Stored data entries

-------------------------

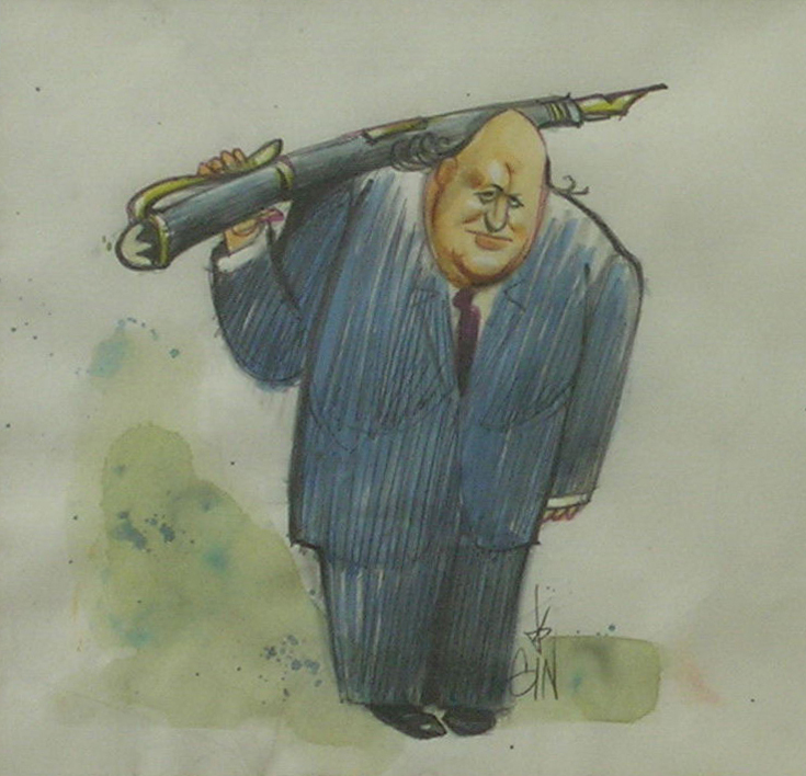 Josep M. Cadena vist pel dibuixant Gin
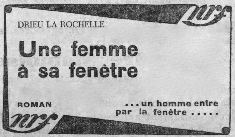 Encart publicitaire pour le livre de Drieu la Rochelle, "Une femme à sa fenêtre", "Paris-Soir", 12 mars 1930.
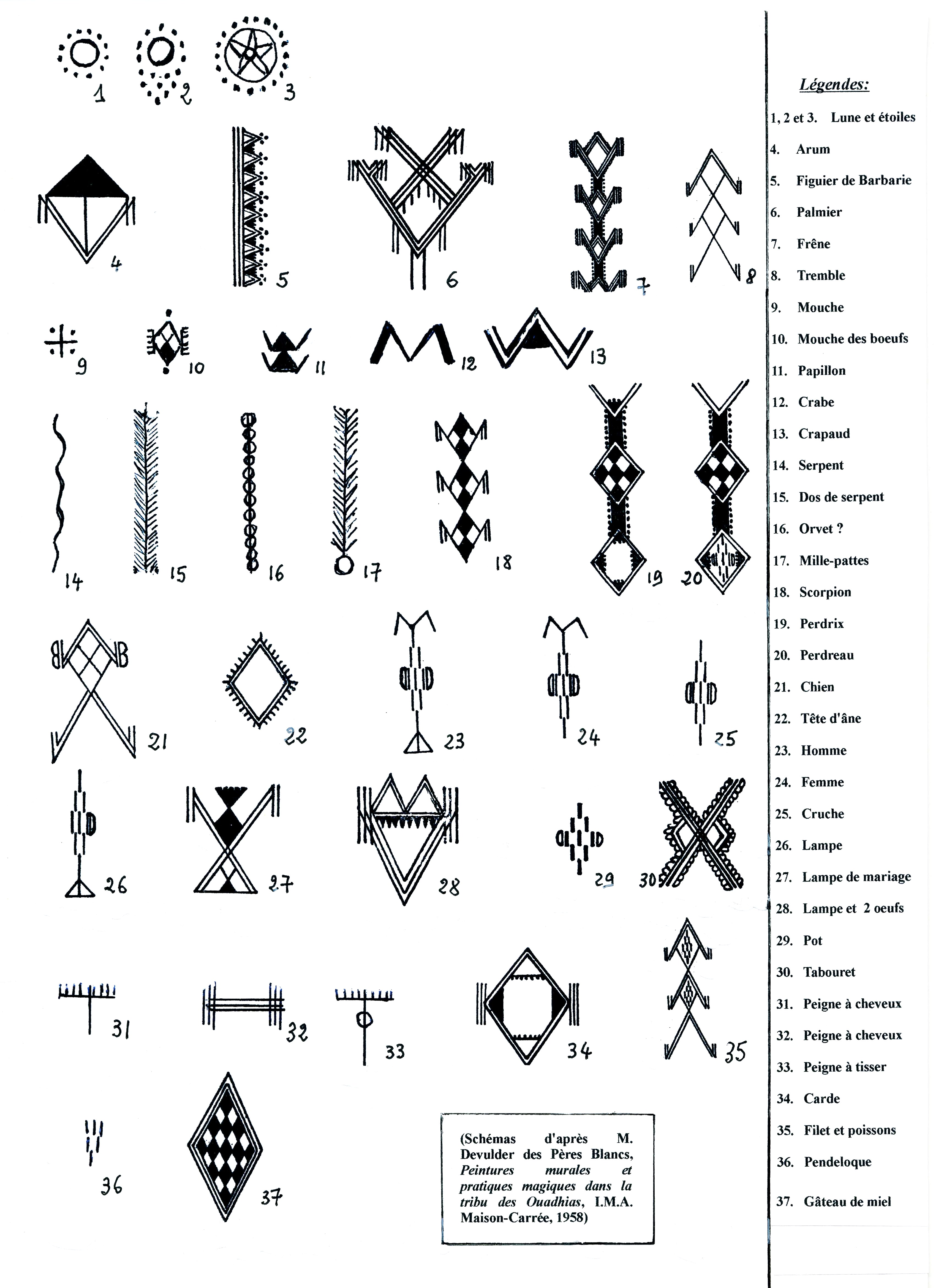 Signes des décorations murales de Kabylie, Algérie
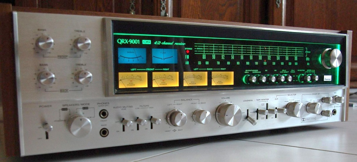 Récepteur Tuner Amplificateur Quadriphonique QRX-9001
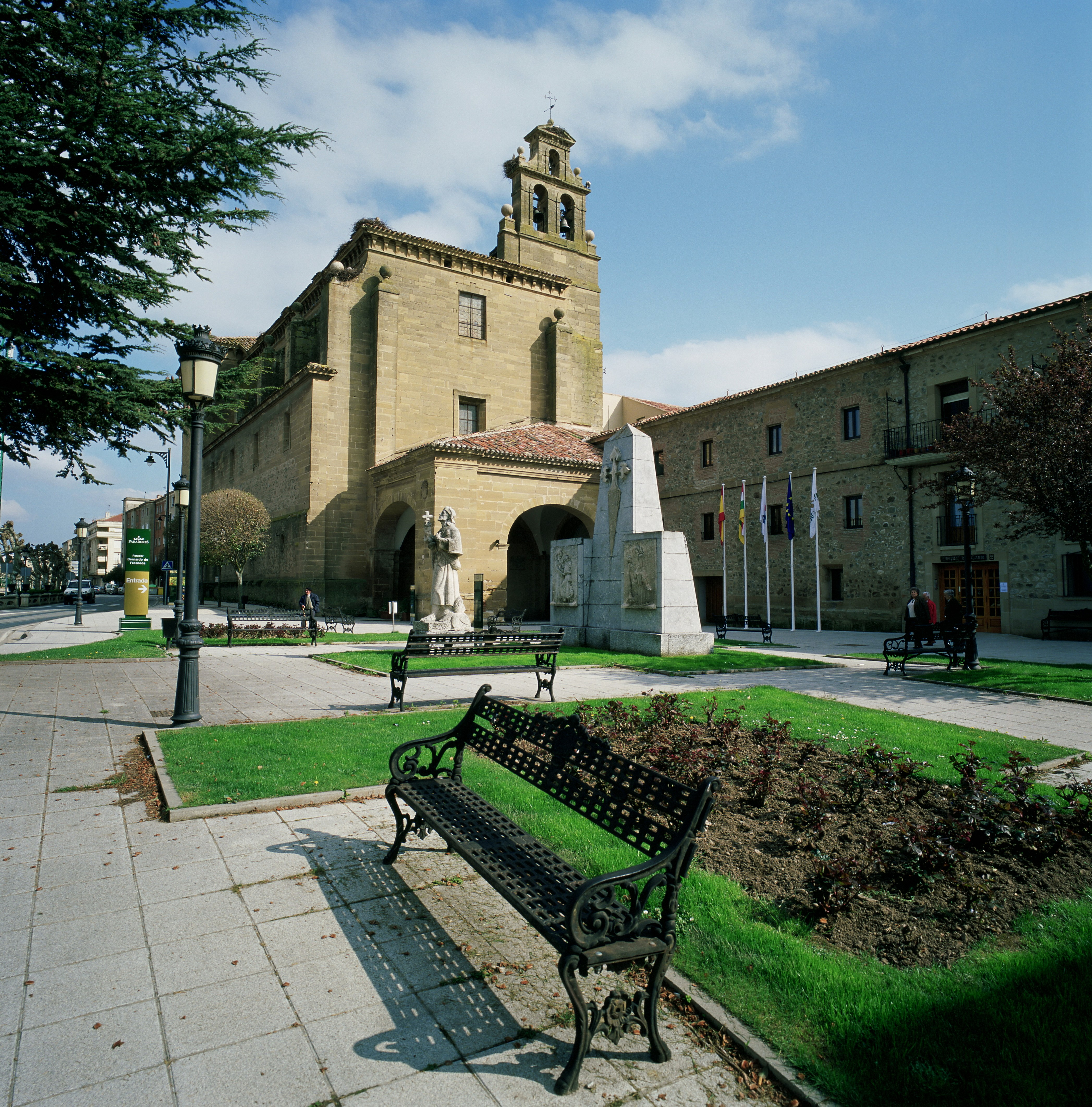 Parador Santo Domingo de la Calzada Bernardo de Fresneda

-------------------------

■ What is expected: Could you output all of the entries above exactly? Leave the pictures out.

■ Answer space:
 Josep M. Cadena vist pel dibuixant Gin
 Encart publicitaire pour le livre de Drieu la Rochelle, "Une femme à sa fenêtre", "Paris-Soir", 12 mars 1930.
 Signes des décorations murales de Kabylie, Algérie
 Récepteur Tuner Amplificateur Quadriphonique QRX-9001
 Parador Santo Domingo de la Calzada Bernardo de Fresneda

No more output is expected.